Spoken Queries and Stressed Pronouns

The future of searches on the Web will likely involve spoken searches, as more and more people are connecting to the web with phones, and Google has added voice search interfaces to its search on desktop computers.

I thought it was interesting when I ran across a patent that focused on a problem that might arise with those spoken queries and thought it was worth writing about because it’s something that we will need to become acquainted with as it becomes more commonplace.

When Amit Singhal showed off Google’s Hummingbird update, he gave a presentation that showed Google handling searches involving pronouns. It’s worth watching for the information about Hummingbird and how Google is becoming more conversational and can handle things like stressed pronouns. The video is at:

I remembered the presentation about hummingbird and a more conversational Google when I saw this spoken queries patent come out from Google, which explains some of the technology behind aspects of conversational search:

Resolving pronoun ambiguity in voice queries Inventors: Gabriel Taubman and John J. Lee; Assignee: Google US Patent 9,529,793 Granted: December 27, 2016 Filed: February 22, 2013

Abstract

Methods, systems, and apparatus, including computer programs encoded on computer storage media, resolve ambiguity in received voice queries. An original voice query is received following one or earlier voice queries, wherein the original voice query includes a pronoun or phrase. A plurality of acoustic parameters is identified for one or more words in the original voice query in one implementation. A concept represented by the pronoun is identified based on the plurality of acoustic parameters, wherein the concept is associated with a particular query of one or earlier queries. The concept is associated with the pronoun. Alternatively, a concept may be associated with a phrase using the query’s grammatical analysis to relate the phrase to a concept derived from a prior query.
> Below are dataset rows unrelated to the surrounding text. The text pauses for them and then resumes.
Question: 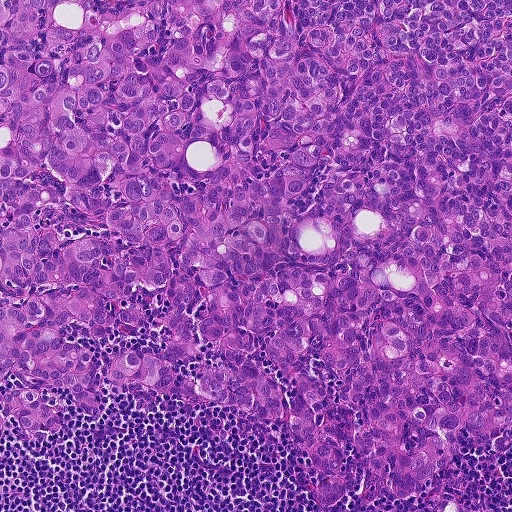
A 0.46-mm field of an H&E-stained sentinel lymph node from a breast-cancer patient (whole-slide image), shown at about 10×, about 0.9 µm per pixel.
Estimate the proportion of this field that is metastatic tumour.

Choices:
 (A) about 5% or less
 (B) about 25% to 45%
 (C) none: no tumour is outlined
 (D) about 50% or more
 (E) about 10% to 20%

Answer: (D) about 50% or more
About 85% of the field is tumour.
Metastatic tumour outline, simplified to 24 points and listed clockwise in crop pixels (x, y): (0, 0), (511, 0), (511, 442), (494, 454), (466, 425), (424, 484), (431, 502), (486, 511), (413, 511), (429, 505), (423, 491), (378, 495), (356, 447), (348, 490), (330, 507), (284, 420), (96, 380), (96, 416), (83, 418), (65, 388), (55, 433), (19, 433), (14, 416), (4, 438).
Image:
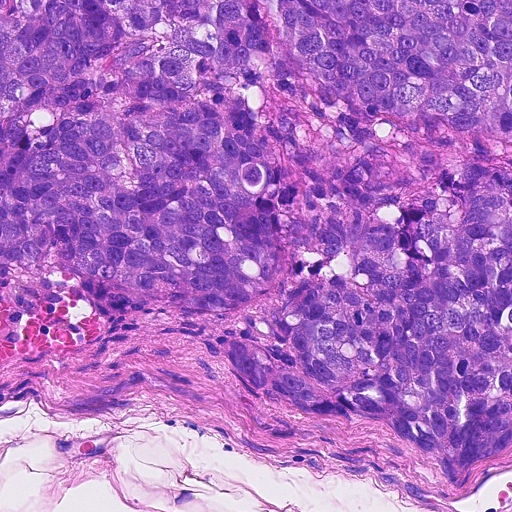
This is a crop of a whole-slide image: an H&E-stained breast-cancer sentinel lymph node section at roughly 20× magnification (about 0.45 µm per pixel; the crop spans about 0.23 mm).
Question:
Trace the edge of each tumour region in this crop, as (x, y) points from 0 to 511.
Answer:
Metastatic tumour outline, simplified to 13 points and listed clockwise in crop pixels (x, y): (0, 0), (511, 0), (511, 441), (458, 480), (368, 424), (242, 392), (222, 344), (244, 330), (266, 342), (267, 296), (234, 314), (178, 314), (0, 272).
About 70% of this field is tumour.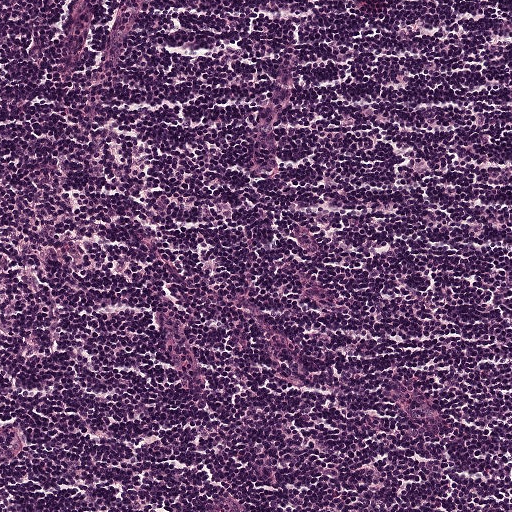
This is a crop of a whole-slide image: an H&E-stained breast-cancer sentinel lymph node section at roughly 10× magnification (about 0.97 µm per pixel; the crop spans about 0.5 mm).
Question: Is any metastatic breast cancer visible in this crop?
Answer: No, this field holds no outlined metastasis.

I did write about some papers that Google researchers had written about pronouns in the post Searching with Pronouns: What are they? Coreferences in Followup Queries

But, the granted patent from this week had an example worth sharing about an aspect of conversational search that wasn’t covered in one of those papers involving stressed pronouns. Here is an example:

A voice query asks: “Who was Alexander Graham Bell’s father?” The answer: “Alexander Melville Bell” A follow-up voice query: “What is HIS birthday?” The answer to the follow-up query: “Alexander Melville Bell’s birthday is 3/1/1819”

Spoken Queries and Stressed pronouns

The point behind this spoken queries patent is that the search engine decided that it should tell the searcher the birthdate of the inventor’s father. This was done based upon the fact that the “HIS” in that second query was stressed to indicate that it was about the father and not the son mentioned in that first query.

The patent tells us of a “stress score” for spoken queries that could include “volume, pitch, frequency, duration between each spoken word, and spoken duration of words or phrases.” It tells us that “By comparing the stress score for the pronoun to a threshold, an implementation may determine that the stress score indicates that the pronoun is stressed or not.”

The impact of a stressed query? The spoken queries patent says, “For example, if a pronoun is stressed, it may indicate that it refers to a concept from an immediately preceding query, while a pronoun that is not stressed may refer to a concept from a query that occurred earlier in a series of received queries.” It’s an interesting assumption that does sound like it uses how people actually convey information during inquiries when they are having conversations. The patent does tell us about some of the science behind this determination about stressed pronouns:

For example, if the absolute measure for the volume of the pronoun is 80 dB and the average volume for the other words in voice query is 60 db, the ratio of the volumes is 1.33. This relative volume measure for the pronoun indicates that the volume of the pronoun is 33% greater than the volume of the rest of the voice query. Alternatively, the relative measures can be different between the acoustic parameters for the pronoun and the acoustic parameters for the other words in voice query. For example, if the absolute measure for the time duration of the pronoun is 80 ms and the average time duration of the other words in voice query is 50 ms, the difference in the time duration is 30 ms. This relative time duration measure for the pronoun indicates that the time duration of the pronoun is 30 ms more than the average time duration for the words in voice query. Alternatively, the relative measures of the acoustic parameters for the pronoun can be relative to the acoustic parameters for only the words that immediately precede and follow the pronoun.

The spoken queries patent provides some other examples of how stresses might be understood, including how grammatical differences may play a role.

Interestingly, these types of things may influence spoken queries. For example, if you’ve been wondering about how Google might understand pronouns, now you have an idea of how it could understand stressed pronouns.